Apple ha dedicato recentemente una pagina a una delle sue Distinguished School, la scuola primaria cattolica di Santa Teresa a Sydney, che utilizza massicciamente iPad per attuare i progetti di studio della serie Everyone Can Create.

Chiaro che il vino dell’oste sia per forza il migliore e che non valga la pena di cercare spunti intriganti o cronaca imparziale in un redazionale che è di autopromozione. Nondimeno, qualche frase qua e là meriterebbe un pizzico di attenzione sopra la media.

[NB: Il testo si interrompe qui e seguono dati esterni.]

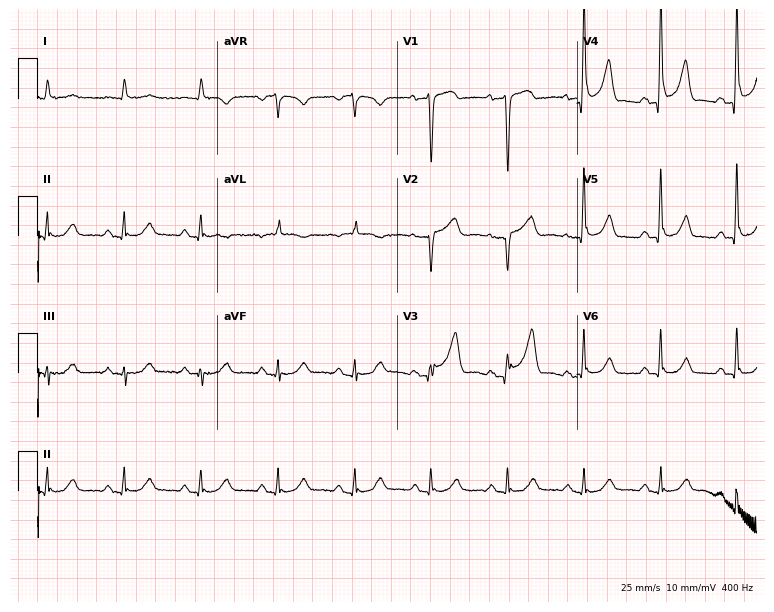
Electrocardiogram (7.3-second recording at 400 Hz), a man, 80 years old. Of the six screened findings (first-degree AV block, right bundle branch block, left bundle branch block, sinus bradycardia, atrial fibrillation, sinus tachycardia), none is recorded. Other findings, if any, are not listed.

Con una comunità di studenti di cinquanta culture diverse, dei quali cui tre quarti parlano inglese come seconda lingua, St. Therese è ricorsa a iPad per aiutarli a sbocciare contro ogni previsione.

Da noi si ama molto raccontare che l’insegnamento digitale acuisca le disuguaglianze e il disagio sociale.

Quando ogni scuola della nazione ha dovuto improvvisamente passare all’apprendimento remoto, lo sforzo che avevamo compiuto per incorporare iPad e il curriculum Everyone Can Create in ogni aspetto dell’insegnamento ha voluto dire che ci trovavamo con una base solida, dalla quale i nostri studenti potevano continuare a imparare senza interruzione.

A proposito del digitale considerato uscita di emergenza se proprio non se ne può fare a meno e altrimenti relegato in laboratori o considerato una materia, invece che una base.

Durante il lockdown, gli studenti hanno usato la app Seesaw per creare raccolte di lavori digitali e condividerle con i docenti. Si sono rivelate così gradite a studenti, docenti e famiglie che ora sono diventate una pratica abituale.

Il digitale può benissimo integrarsi con l’insegnamento classico e nessuno ha mai detto che lo debba sostituire. A parte i manifestanti che vogliono una scuola buona per il Novecento, nel 2021.

E ora tre capoversi impegnativi. Nell’originale il titolo del paragrafo è Agents of Equity. Il punto non è che iPad sia più bello degli altri, ma che il digitale possa essere usato con successo per ridurre i divari.

Durante il lockdown abbiamo potuto osservare studenti che non avevano spiccato il volo durante i giorni di scuola tradizionale, sperimentare un livello elevato di successo. Offrire grande flessibilità sui tempi di apprendimento è stato un sistema così efficace di eliminare i divari, particolarmente per gli studenti che avevano fatto fatica a ingranare dall’inizio, che gli insegnanti continueranno a registrare lezioni usando iMovie e ad approfondire l’insegnamento mediante attività virtuali su iPad inserite nelle proprie lezioni.

“Questa iniziativa di apprendimento misto è un buon esempio di come usiamo la tecnologia per sfidare norme datate come il modello della classe-fabbrica, dove i docenti parlano a file di ragazzi dalle nove del mattino alle tre del pomeriggio all’interno di un edificio” dice la preside.

“Ogni bambino è diverso, quindi perché ogni lezione dovrebbe essere uguale per tutti?” afferma. “iPad ci permette di personalizzare dove e quanto avviene l’apprendimento, mescolando lezioni virtuali e in presenza che danno modo a ciascuno studente di decidere il modo migliore per dimostrare i propri progressi”.

Non è un racconto di fantascienza, ma quanto succede in una scuola vera, lontana dalla solita America, in un ambito che, per quanto privato, è low-fee. St. Therese è una scuola per famiglie normali.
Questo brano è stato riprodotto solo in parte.